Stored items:
▬▬▬▬▬▬▬▬▬▬
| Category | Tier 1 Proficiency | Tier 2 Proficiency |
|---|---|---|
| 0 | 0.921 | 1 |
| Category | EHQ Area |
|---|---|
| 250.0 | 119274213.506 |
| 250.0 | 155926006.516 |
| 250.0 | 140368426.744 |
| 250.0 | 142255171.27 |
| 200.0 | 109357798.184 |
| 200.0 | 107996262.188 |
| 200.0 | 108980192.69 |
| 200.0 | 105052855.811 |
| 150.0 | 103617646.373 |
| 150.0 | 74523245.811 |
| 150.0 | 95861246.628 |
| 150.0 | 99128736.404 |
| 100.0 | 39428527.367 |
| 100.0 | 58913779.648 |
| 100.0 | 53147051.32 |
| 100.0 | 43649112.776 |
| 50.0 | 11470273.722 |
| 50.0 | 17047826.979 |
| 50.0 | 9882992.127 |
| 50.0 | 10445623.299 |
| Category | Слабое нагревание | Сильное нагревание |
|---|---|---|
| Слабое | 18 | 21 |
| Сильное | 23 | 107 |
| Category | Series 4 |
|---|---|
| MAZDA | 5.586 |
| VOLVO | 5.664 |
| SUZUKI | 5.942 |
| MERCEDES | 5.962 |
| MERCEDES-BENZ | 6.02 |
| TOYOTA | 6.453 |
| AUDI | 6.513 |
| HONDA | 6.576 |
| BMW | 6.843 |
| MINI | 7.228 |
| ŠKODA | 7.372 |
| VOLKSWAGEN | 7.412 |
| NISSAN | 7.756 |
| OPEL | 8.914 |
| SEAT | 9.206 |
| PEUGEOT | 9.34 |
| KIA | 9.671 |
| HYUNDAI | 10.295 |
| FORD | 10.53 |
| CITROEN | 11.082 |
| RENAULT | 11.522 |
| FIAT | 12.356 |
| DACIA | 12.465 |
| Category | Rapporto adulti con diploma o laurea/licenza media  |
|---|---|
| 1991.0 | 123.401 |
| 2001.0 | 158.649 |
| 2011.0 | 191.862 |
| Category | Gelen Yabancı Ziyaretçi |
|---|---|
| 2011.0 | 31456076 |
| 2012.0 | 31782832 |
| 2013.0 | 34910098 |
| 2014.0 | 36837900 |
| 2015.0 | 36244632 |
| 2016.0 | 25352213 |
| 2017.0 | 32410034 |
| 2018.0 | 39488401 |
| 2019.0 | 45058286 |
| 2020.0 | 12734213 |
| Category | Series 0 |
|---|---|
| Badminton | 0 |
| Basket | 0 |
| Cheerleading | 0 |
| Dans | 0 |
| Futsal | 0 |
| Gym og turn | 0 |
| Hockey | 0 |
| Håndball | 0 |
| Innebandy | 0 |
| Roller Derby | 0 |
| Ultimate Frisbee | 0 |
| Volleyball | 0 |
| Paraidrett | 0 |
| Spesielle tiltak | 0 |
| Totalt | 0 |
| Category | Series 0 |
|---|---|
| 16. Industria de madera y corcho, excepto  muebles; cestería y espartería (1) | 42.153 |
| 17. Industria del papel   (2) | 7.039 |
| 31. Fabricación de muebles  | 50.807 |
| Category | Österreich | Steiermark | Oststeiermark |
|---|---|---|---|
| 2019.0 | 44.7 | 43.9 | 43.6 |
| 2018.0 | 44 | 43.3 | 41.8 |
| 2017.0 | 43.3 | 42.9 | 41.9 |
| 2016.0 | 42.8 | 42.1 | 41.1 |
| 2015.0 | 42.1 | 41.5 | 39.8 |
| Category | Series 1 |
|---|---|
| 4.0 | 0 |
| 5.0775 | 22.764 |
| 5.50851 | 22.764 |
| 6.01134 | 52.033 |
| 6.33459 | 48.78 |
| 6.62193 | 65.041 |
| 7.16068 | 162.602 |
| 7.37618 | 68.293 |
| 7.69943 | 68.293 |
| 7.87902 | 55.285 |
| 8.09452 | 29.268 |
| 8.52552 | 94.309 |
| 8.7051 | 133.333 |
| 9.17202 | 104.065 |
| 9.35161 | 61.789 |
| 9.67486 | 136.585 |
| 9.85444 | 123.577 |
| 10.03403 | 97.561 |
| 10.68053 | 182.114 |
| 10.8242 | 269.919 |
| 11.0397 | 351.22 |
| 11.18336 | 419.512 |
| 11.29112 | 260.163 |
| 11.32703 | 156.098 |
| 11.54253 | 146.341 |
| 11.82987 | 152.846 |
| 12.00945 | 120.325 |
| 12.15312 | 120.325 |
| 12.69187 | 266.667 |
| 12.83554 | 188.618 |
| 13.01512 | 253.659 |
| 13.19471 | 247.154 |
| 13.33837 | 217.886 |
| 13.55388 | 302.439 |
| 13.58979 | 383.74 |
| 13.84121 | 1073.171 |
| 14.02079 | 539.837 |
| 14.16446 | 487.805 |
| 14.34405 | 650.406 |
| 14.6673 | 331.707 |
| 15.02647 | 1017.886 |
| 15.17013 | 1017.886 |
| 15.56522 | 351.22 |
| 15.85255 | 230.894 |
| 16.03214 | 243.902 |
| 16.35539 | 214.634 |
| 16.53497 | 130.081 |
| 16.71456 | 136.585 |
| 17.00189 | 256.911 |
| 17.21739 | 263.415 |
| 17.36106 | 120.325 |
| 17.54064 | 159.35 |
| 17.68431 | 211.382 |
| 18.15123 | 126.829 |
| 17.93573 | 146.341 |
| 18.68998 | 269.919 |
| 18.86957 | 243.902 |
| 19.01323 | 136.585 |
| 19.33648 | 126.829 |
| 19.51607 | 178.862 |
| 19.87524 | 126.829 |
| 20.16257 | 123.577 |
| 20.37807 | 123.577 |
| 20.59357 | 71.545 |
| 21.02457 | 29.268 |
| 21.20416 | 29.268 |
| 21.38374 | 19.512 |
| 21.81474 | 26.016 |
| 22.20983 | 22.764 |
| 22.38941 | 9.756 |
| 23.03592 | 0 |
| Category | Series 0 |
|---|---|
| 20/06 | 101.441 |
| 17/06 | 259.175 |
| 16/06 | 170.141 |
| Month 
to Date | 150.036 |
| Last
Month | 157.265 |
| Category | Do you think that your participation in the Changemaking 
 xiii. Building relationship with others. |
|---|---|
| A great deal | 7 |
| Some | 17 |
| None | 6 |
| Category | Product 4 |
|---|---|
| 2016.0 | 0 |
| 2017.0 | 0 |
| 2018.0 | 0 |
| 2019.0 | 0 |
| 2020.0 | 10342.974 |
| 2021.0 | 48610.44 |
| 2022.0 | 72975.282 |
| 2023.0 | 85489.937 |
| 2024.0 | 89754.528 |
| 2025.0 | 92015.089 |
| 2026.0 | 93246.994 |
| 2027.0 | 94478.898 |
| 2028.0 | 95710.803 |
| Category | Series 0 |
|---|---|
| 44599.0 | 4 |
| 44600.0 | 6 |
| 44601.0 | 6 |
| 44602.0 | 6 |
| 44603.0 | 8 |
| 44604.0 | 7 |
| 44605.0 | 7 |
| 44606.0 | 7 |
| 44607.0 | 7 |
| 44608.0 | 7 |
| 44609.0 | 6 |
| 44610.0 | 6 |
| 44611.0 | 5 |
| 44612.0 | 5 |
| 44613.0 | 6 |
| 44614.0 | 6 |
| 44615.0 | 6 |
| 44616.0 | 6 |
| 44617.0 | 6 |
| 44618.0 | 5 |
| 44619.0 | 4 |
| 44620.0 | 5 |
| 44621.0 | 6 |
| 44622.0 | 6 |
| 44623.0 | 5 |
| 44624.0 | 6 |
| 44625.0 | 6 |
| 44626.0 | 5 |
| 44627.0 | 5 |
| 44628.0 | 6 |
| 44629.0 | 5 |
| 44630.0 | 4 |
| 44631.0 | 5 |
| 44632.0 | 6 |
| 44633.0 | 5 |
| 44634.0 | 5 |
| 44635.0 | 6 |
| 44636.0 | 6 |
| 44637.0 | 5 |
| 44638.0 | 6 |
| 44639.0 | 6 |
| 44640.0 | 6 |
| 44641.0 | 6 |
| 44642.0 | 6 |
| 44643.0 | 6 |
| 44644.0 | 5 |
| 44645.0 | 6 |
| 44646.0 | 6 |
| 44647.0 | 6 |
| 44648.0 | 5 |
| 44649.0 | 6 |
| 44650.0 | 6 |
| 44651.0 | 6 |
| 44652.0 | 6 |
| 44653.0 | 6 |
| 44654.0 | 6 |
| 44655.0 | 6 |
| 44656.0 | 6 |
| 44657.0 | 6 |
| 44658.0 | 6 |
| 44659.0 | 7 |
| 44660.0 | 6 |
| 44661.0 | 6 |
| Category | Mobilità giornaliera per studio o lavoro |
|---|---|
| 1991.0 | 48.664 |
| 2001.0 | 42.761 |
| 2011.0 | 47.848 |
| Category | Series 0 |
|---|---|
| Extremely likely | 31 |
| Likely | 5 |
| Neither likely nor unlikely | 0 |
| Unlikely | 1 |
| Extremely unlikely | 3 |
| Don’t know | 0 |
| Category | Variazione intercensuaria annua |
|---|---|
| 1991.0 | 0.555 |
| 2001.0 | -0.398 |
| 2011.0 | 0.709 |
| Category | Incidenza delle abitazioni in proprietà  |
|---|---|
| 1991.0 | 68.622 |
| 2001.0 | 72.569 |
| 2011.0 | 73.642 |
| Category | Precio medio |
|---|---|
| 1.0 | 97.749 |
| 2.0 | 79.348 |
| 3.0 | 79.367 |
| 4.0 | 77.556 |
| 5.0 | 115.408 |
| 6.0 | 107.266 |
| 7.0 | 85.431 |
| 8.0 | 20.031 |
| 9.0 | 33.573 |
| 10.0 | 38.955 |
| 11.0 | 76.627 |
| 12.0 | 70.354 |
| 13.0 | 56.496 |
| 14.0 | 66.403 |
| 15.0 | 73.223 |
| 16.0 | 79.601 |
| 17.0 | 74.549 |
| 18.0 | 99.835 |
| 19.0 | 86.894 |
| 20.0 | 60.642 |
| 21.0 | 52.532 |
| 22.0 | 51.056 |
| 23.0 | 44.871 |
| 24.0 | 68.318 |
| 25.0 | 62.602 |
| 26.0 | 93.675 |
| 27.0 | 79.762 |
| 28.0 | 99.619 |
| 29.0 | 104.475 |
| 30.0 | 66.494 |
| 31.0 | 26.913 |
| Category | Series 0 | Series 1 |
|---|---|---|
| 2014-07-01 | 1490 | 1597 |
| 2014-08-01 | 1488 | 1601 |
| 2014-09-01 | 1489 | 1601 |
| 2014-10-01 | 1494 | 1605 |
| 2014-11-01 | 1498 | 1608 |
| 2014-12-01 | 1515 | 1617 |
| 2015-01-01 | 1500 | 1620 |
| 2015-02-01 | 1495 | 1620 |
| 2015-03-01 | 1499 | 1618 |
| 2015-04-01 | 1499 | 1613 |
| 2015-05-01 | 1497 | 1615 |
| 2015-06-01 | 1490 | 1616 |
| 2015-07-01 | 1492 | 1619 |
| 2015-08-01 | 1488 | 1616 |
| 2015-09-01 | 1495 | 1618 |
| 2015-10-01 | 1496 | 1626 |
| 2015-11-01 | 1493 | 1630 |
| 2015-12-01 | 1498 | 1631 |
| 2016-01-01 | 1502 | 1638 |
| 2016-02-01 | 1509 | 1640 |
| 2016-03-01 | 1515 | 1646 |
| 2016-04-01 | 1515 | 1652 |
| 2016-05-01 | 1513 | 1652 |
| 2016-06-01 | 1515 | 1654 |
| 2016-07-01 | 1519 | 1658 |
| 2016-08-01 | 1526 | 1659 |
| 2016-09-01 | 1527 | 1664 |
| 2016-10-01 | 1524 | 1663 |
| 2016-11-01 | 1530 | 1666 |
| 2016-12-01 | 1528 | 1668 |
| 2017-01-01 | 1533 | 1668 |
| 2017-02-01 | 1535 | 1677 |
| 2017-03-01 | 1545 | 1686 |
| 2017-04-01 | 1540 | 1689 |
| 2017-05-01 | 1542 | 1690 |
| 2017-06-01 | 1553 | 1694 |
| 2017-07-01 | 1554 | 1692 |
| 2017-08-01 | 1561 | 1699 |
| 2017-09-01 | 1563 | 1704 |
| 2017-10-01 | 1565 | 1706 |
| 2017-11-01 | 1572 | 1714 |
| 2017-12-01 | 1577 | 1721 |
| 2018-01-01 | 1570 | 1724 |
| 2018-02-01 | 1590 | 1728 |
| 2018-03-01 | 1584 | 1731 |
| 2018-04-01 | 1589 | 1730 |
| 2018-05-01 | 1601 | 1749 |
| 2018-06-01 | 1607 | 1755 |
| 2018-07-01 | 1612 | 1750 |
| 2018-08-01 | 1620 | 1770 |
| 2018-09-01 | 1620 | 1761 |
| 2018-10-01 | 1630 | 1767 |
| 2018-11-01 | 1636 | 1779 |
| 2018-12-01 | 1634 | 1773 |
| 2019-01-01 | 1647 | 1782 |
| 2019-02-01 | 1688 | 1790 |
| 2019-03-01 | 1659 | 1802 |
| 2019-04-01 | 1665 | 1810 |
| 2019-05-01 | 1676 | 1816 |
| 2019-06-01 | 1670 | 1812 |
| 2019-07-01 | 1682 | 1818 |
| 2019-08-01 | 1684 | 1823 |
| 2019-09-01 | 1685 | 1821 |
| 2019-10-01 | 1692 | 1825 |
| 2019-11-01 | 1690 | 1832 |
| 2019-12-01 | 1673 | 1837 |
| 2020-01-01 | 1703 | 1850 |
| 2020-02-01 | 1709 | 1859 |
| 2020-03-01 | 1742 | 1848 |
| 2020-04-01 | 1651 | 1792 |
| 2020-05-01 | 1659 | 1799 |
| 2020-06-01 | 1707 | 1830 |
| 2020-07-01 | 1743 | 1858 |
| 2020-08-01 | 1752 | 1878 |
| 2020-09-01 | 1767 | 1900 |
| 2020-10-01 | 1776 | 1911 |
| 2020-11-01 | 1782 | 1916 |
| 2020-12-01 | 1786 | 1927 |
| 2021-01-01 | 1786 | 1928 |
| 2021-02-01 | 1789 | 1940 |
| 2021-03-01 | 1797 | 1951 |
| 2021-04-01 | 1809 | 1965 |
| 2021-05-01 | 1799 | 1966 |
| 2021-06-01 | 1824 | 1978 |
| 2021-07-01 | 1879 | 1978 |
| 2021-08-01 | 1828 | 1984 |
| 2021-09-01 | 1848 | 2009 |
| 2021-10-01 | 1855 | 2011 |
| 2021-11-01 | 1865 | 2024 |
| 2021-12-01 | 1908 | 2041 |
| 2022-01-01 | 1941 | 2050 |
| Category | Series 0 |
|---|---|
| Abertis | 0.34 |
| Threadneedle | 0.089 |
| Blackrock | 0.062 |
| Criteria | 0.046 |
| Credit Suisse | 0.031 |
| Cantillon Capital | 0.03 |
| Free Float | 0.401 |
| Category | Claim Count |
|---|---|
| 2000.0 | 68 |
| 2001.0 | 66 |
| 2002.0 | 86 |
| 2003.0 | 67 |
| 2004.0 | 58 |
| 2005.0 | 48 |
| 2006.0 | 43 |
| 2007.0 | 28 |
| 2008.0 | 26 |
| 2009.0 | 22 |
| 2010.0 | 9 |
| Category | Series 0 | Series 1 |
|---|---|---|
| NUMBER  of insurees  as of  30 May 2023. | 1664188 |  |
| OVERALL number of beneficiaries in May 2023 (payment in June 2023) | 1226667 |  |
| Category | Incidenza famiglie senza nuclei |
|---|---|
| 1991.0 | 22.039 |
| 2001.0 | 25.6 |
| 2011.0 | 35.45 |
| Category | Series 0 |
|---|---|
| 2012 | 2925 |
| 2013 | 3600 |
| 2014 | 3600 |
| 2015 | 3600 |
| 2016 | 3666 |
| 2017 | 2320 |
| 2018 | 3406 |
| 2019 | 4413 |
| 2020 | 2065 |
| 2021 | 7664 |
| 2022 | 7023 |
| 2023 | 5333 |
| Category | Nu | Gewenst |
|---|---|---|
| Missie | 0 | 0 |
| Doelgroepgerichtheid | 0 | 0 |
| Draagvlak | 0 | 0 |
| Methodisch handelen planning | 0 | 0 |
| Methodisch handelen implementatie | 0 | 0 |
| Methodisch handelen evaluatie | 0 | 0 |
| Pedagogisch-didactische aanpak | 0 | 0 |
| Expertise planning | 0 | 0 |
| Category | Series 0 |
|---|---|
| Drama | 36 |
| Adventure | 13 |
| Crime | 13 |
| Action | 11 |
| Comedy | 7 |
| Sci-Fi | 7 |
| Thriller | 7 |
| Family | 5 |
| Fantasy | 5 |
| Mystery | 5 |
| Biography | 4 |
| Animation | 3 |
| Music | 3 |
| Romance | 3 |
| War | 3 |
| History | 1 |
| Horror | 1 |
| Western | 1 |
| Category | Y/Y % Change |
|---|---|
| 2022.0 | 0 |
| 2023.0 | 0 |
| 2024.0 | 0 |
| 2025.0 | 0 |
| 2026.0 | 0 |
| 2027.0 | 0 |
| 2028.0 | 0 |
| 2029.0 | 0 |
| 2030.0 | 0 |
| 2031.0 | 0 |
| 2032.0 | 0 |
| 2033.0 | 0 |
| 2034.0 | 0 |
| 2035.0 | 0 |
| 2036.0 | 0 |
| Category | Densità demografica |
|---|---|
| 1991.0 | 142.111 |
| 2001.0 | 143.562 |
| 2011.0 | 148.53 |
▬▬▬▬▬▬▬▬▬▬
## Task goal
Please output exactly the lines between the one holding "18.15123 | 126.829 |" and the one holding "44646.0 | 6 |" in the records above, inclusive, and nothing more.

## Response below
| 18.15123 | 126.829 |
| 17.93573 | 146.341 |
| 18.68998 | 269.919 |
| 18.86957 | 243.902 |
| 19.01323 | 136.585 |
| 19.33648 | 126.829 |
| 19.51607 | 178.862 |
| 19.87524 | 126.829 |
| 20.16257 | 123.577 |
| 20.37807 | 123.577 |
| 20.59357 | 71.545 |
| 21.02457 | 29.268 |
| 21.20416 | 29.268 |
| 21.38374 | 19.512 |
| 21.81474 | 26.016 |
| 22.20983 | 22.764 |
| 22.38941 | 9.756 |
| 23.03592 | 0 |
| Category | Series 0 |
|---|---|
| 20/06 | 101.441 |
| 17/06 | 259.175 |
| 16/06 | 170.141 |
| Month 
to Date | 150.036 |
| Last
Month | 157.265 |
| Category | Do you think that your participation in the Changemaking 
 xiii. Building relationship with others. |
|---|---|
| A great deal | 7 |
| Some | 17 |
| None | 6 |
| Category | Product 4 |
|---|---|
| 2016.0 | 0 |
| 2017.0 | 0 |
| 2018.0 | 0 |
| 2019.0 | 0 |
| 2020.0 | 10342.974 |
| 2021.0 | 48610.44 |
| 2022.0 | 72975.282 |
| 2023.0 | 85489.937 |
| 2024.0 | 89754.528 |
| 2025.0 | 92015.089 |
| 2026.0 | 93246.994 |
| 2027.0 | 94478.898 |
| 2028.0 | 95710.803 |
| Category | Series 0 |
|---|---|
| 44599.0 | 4 |
| 44600.0 | 6 |
| 44601.0 | 6 |
| 44602.0 | 6 |
| 44603.0 | 8 |
| 44604.0 | 7 |
| 44605.0 | 7 |
| 44606.0 | 7 |
| 44607.0 | 7 |
| 44608.0 | 7 |
| 44609.0 | 6 |
| 44610.0 | 6 |
| 44611.0 | 5 |
| 44612.0 | 5 |
| 44613.0 | 6 |
| 44614.0 | 6 |
| 44615.0 | 6 |
| 44616.0 | 6 |
| 44617.0 | 6 |
| 44618.0 | 5 |
| 44619.0 | 4 |
| 44620.0 | 5 |
| 44621.0 | 6 |
| 44622.0 | 6 |
| 44623.0 | 5 |
| 44624.0 | 6 |
| 44625.0 | 6 |
| 44626.0 | 5 |
| 44627.0 | 5 |
| 44628.0 | 6 |
| 44629.0 | 5 |
| 44630.0 | 4 |
| 44631.0 | 5 |
| 44632.0 | 6 |
| 44633.0 | 5 |
| 44634.0 | 5 |
| 44635.0 | 6 |
| 44636.0 | 6 |
| 44637.0 | 5 |
| 44638.0 | 6 |
| 44639.0 | 6 |
| 44640.0 | 6 |
| 44641.0 | 6 |
| 44642.0 | 6 |
| 44643.0 | 6 |
| 44644.0 | 5 |
| 44645.0 | 6 |
| 44646.0 | 6 |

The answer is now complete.